Because color filters absorb some light, those sets add a white subpixel that bypasses the color filter to increase brightness. The downside is that at the very high brightness levels required for some HDR content, that extra white subpixel can sometimes make colors look a bit washed out.
In the past, OLED TVs lacked the kind of peak brightness we see in the best LCD sets. However, they’ve been getting brighter, and over the last few years, we’ve seen some OLED TVs that can approach the peak brightness levels of the best LCD TVs. Last year’s LG G5-series sets and Panasonic’s flagship Z95B sets used a new "four-stack" OLED panel, making them among the brightest OLED TVs we’ve tested. This year, LG will offer that technology—now called Primary Tandem RGB—in its largest C6H models as well as its flagship G6-series models.

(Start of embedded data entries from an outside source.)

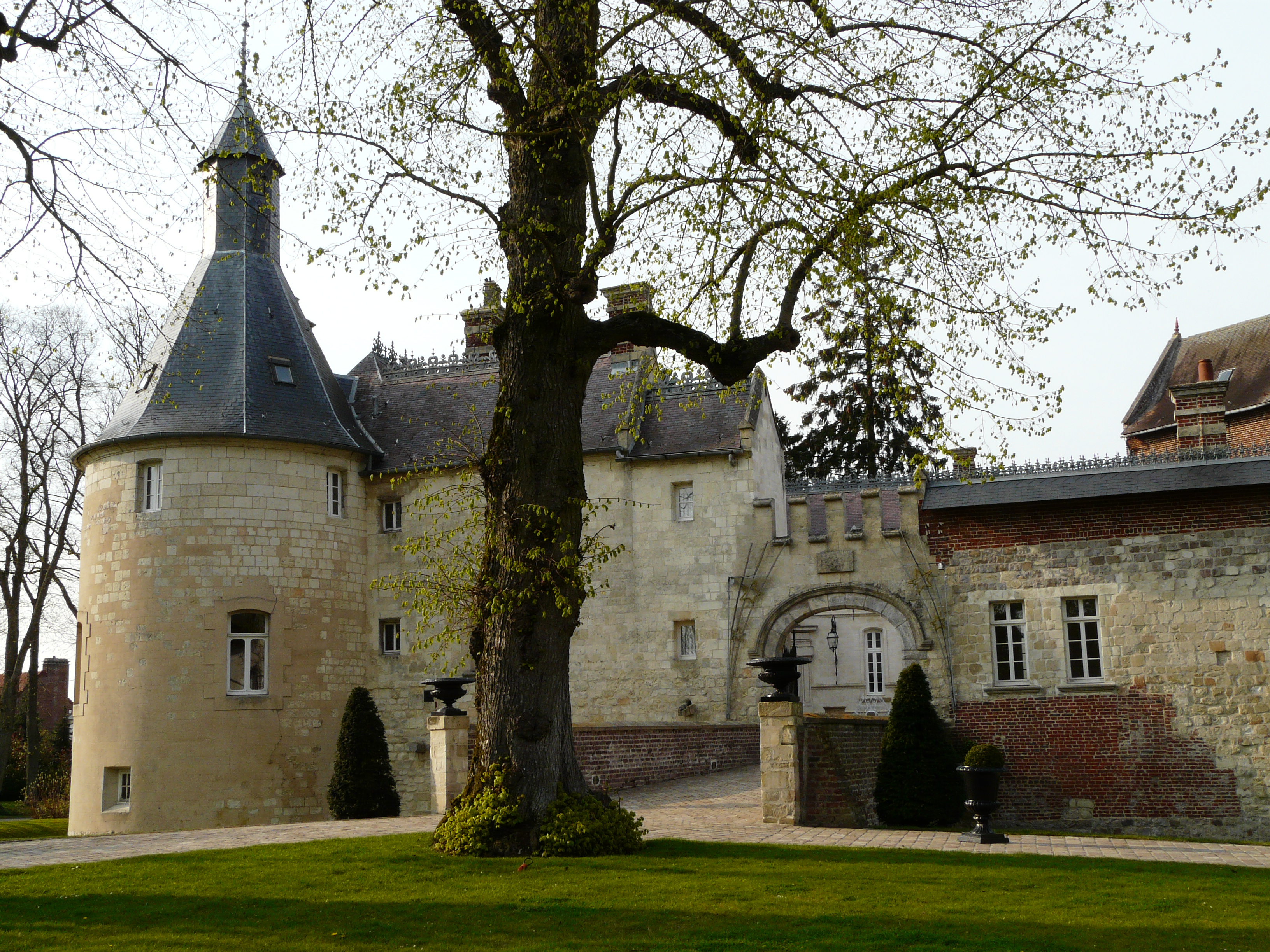 Le château de Ligny-en-Cambrésis (Nord)
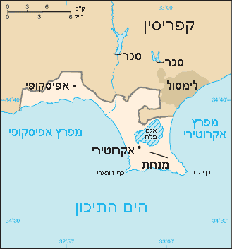 Akrotiri map
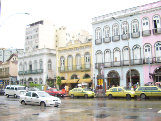 Catete street
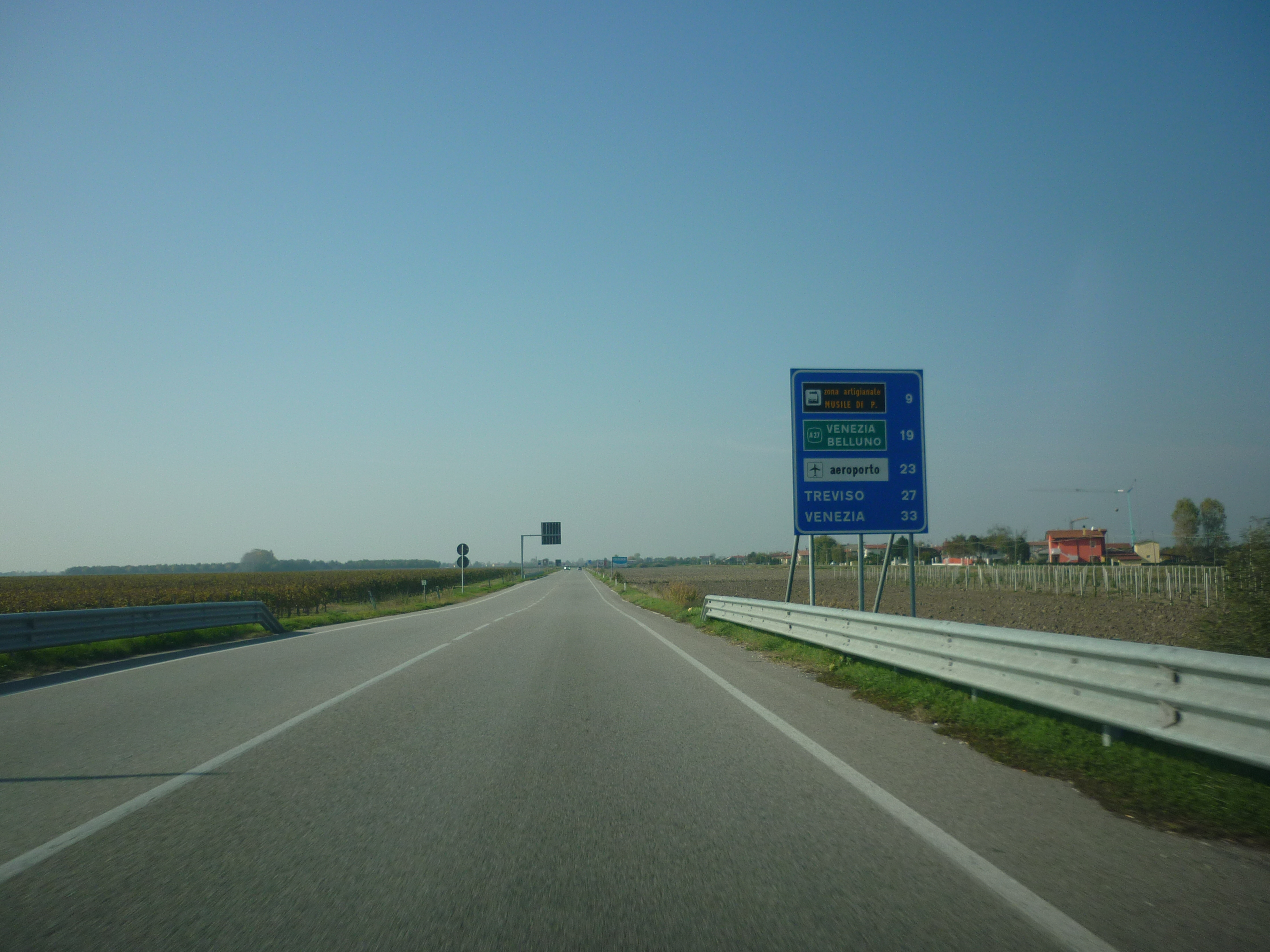 L'inizio della strada statale 14 var/A "Variante di San Donà di Piave".
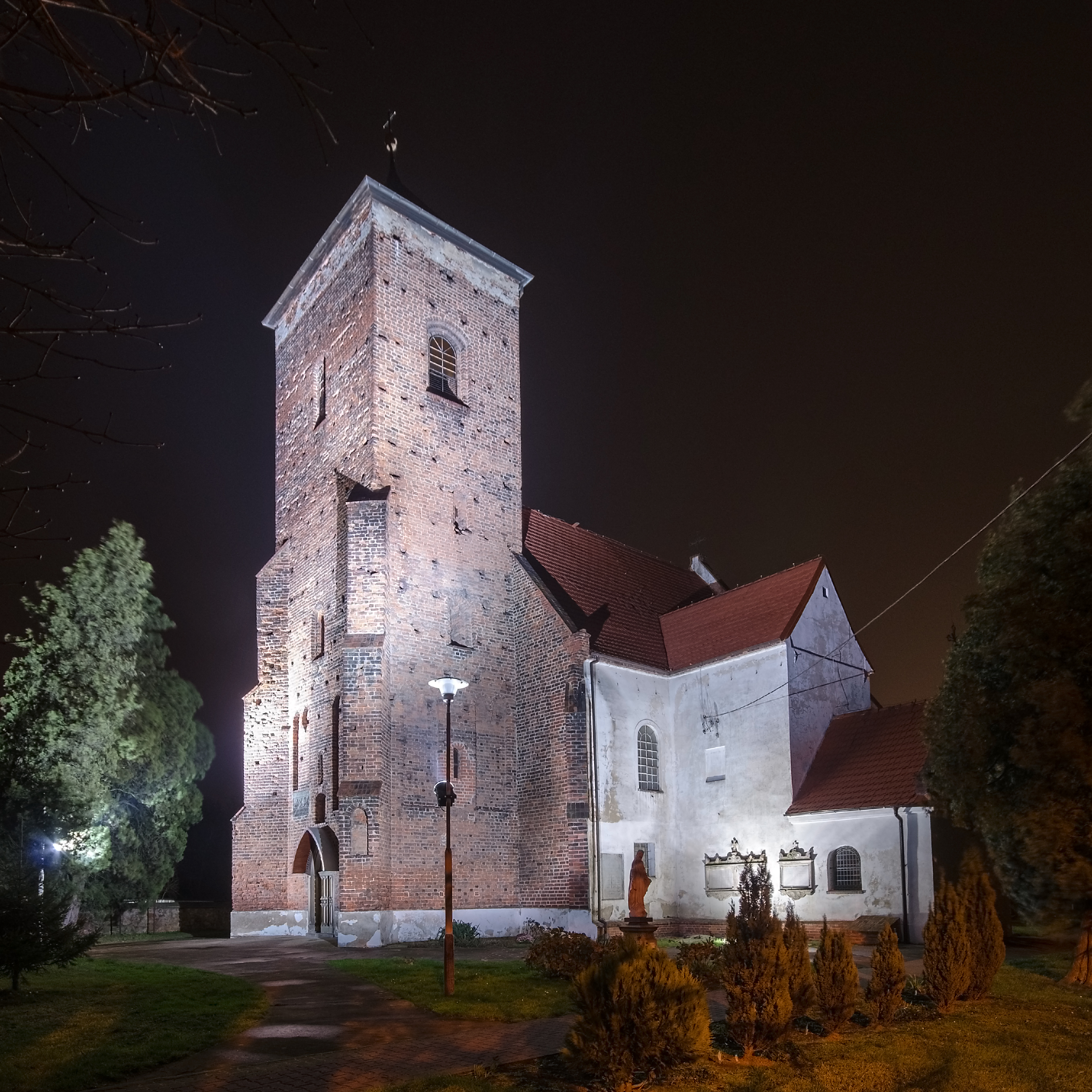 Sośnica, kościół par. p.w. Podwyższenia Krzyża, kon. XIII, 1487-1504, 1776

Not to be confused with RGB Mini LED TVs, in this new OLED panel technology, the red and green layers are sandwiched between two blue layers. The companies say that separating the red, green, and blue elements enables TVs to produce brighter images with greater color purity. TVs using that new technology have done very well in our tests.
What Are QD-OLED TVs?
These TVs came on the market a few years ago. QD-OLED TVs excel at producing extra brightness, especially when they are displaying highly saturated colors.
The first two letters stand for quantum dots. Years ago, quantum dots were used only in LCD-based sets. However, both Samsung and Sony introduced QD-OLED TVs in 2022, and Sharp followed shortly after. These sets represent a hybrid approach that marries the advantages of traditional OLED TVs—high contrast, deep blacks, and unlimited viewing angles—with the higher peak brightness and more vibrant colors typically found in QLED TVs.

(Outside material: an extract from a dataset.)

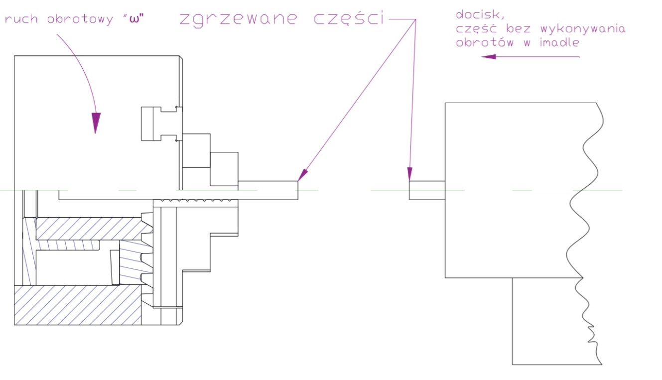 Przykład zgrzewania tarciowego obrotowego doczołowego - przedmiot w uchwycie i imadle.
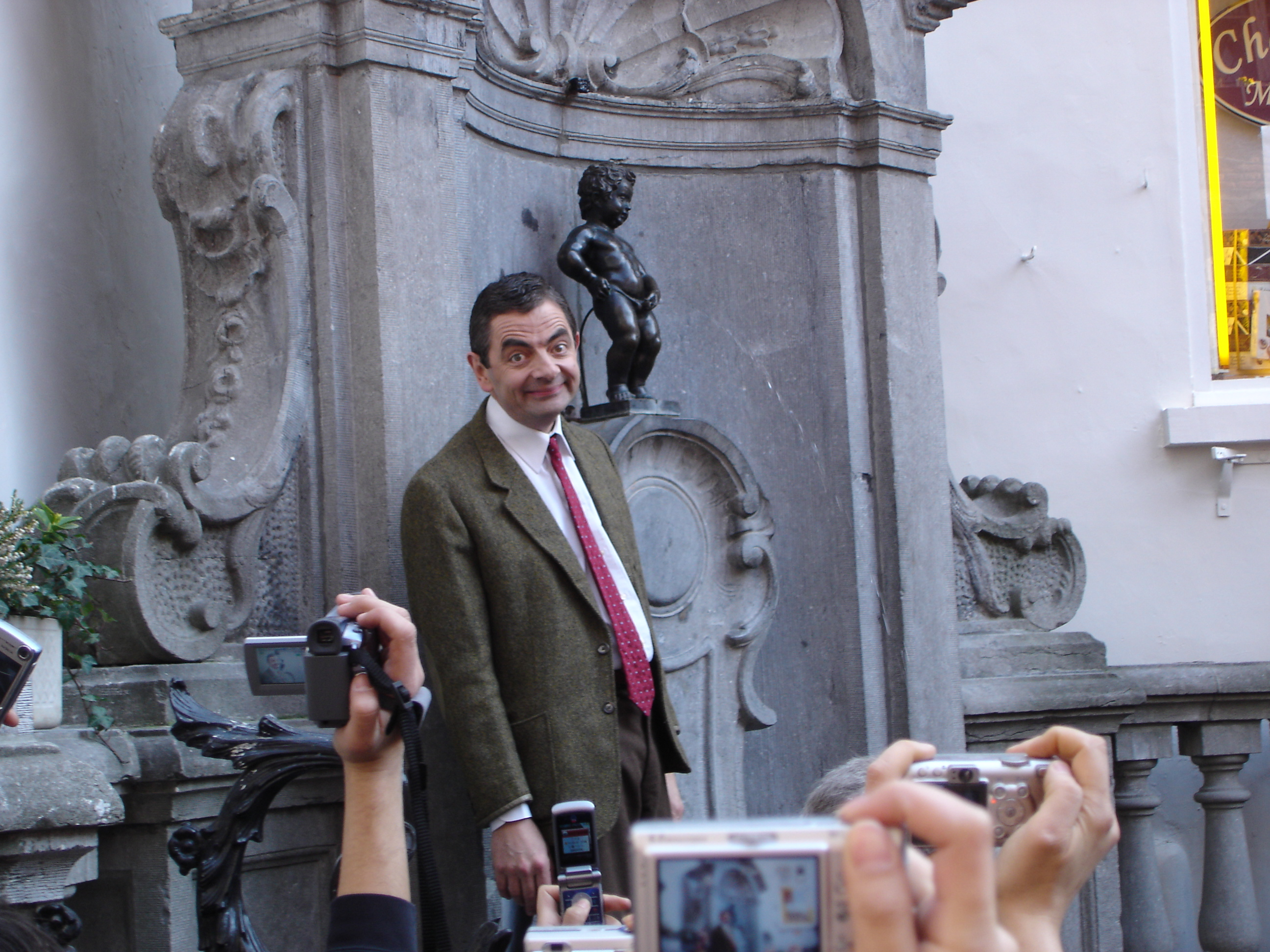 Ala, ya tenéis la foto del Manneken Pis, no me digáis que no ha salido bien :-) El vídeo .

Source: Samsung Display Source: Samsung Display
Just like QLED TVs, QD-OLED sets start with a blue light source and use quantum-dot material to produce red and green light. But since they are OLEDs, the light source is actually each individual pixel.
Because QD-OLED TVs don’t use color filters in front of the light source, they have the potential to reach higher peak brightness levels without losing any contrast.

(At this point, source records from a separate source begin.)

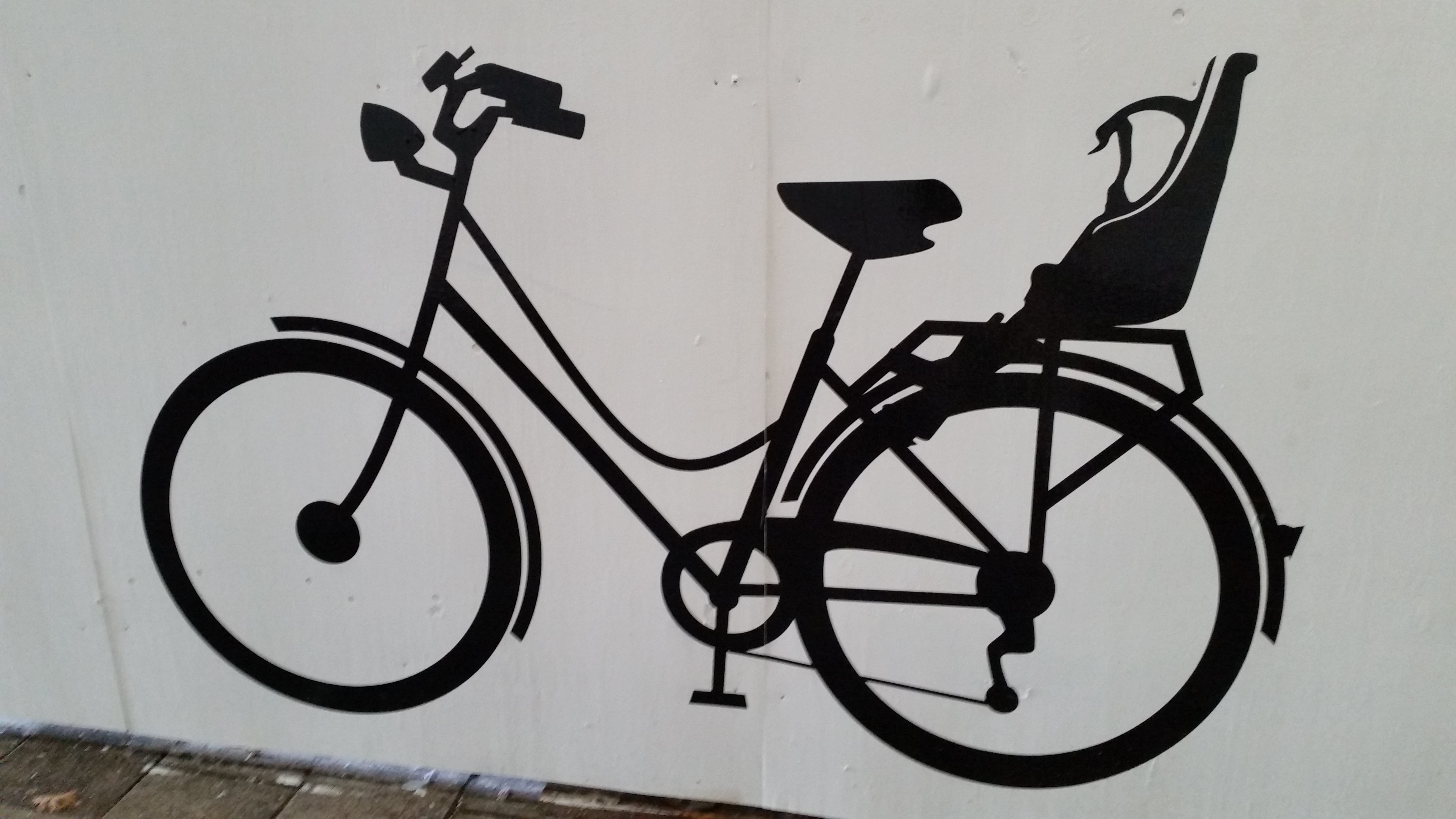 Een titelloos kunstwerk in de tijdelijke verlenging van brug 857 in de Parnassusweg
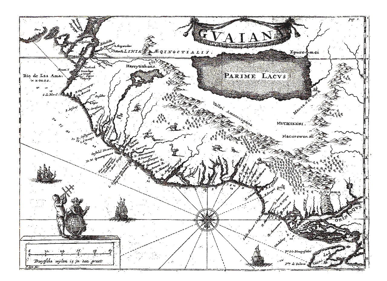 17de-eeuwse kaart van Parima. Eigen scan voor publiek domein.
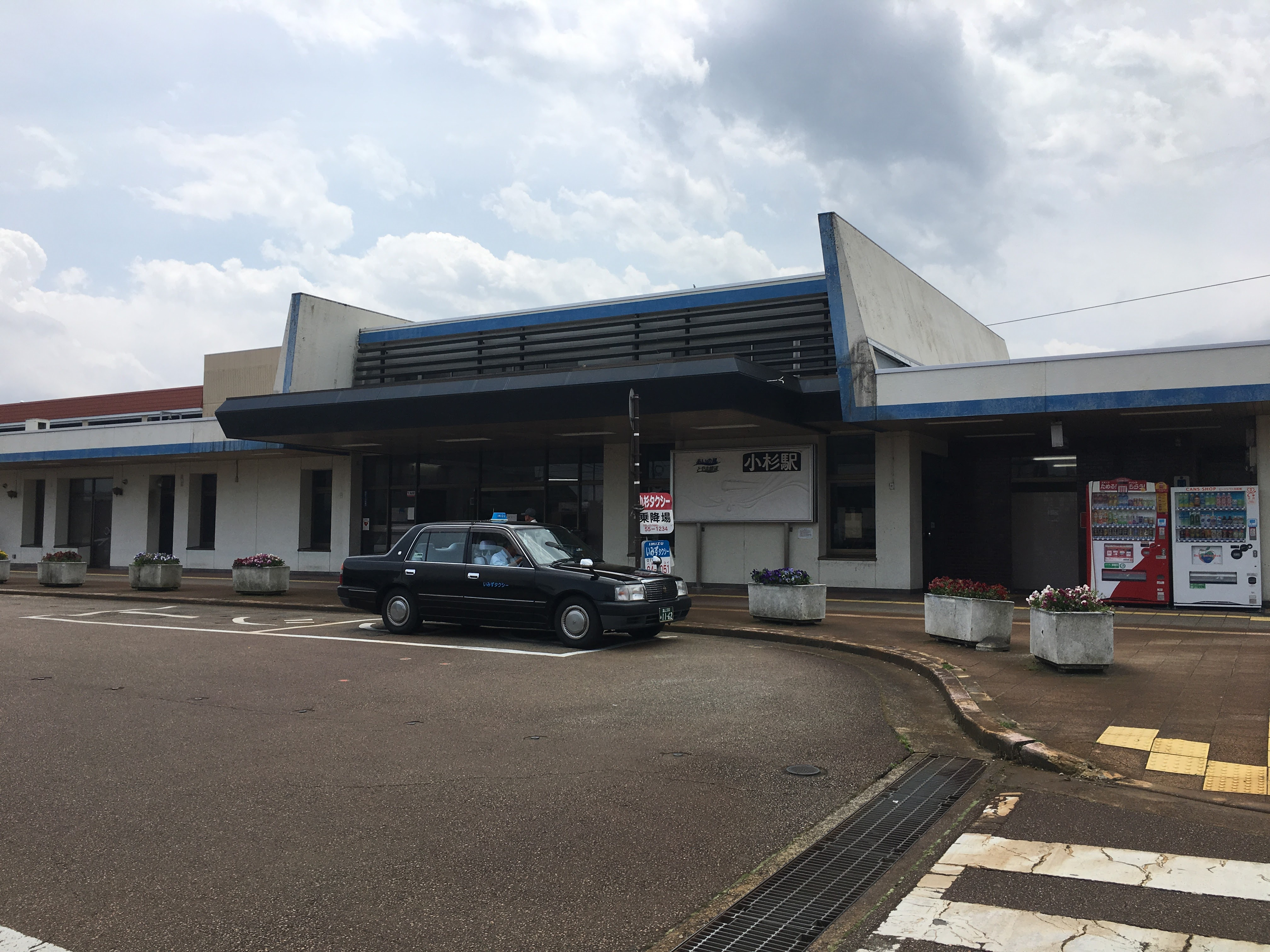 あいの風とやま鉄道小杉駅駅舎（北口）

In 2025, we saw continued improvements that are allowing both WOLED sets and QD-OLED TVs to hit higher brightness levels and help boost HDR performance.
Several TVs introduced last year, including higher-end models from LG, Samsung, and Sony, offer higher peak brightness levels than earlier sets, enabling them to deliver a very satisfying HDR experience.
More broadly, the best TVs in any category these days can combine high peak brightness with impressive black levels, plus vibrant, accurate colors and bright screens. That’s true for both LCDs and OLEDs. If you’re shopping for a television, you have more top-flight choices than ever before.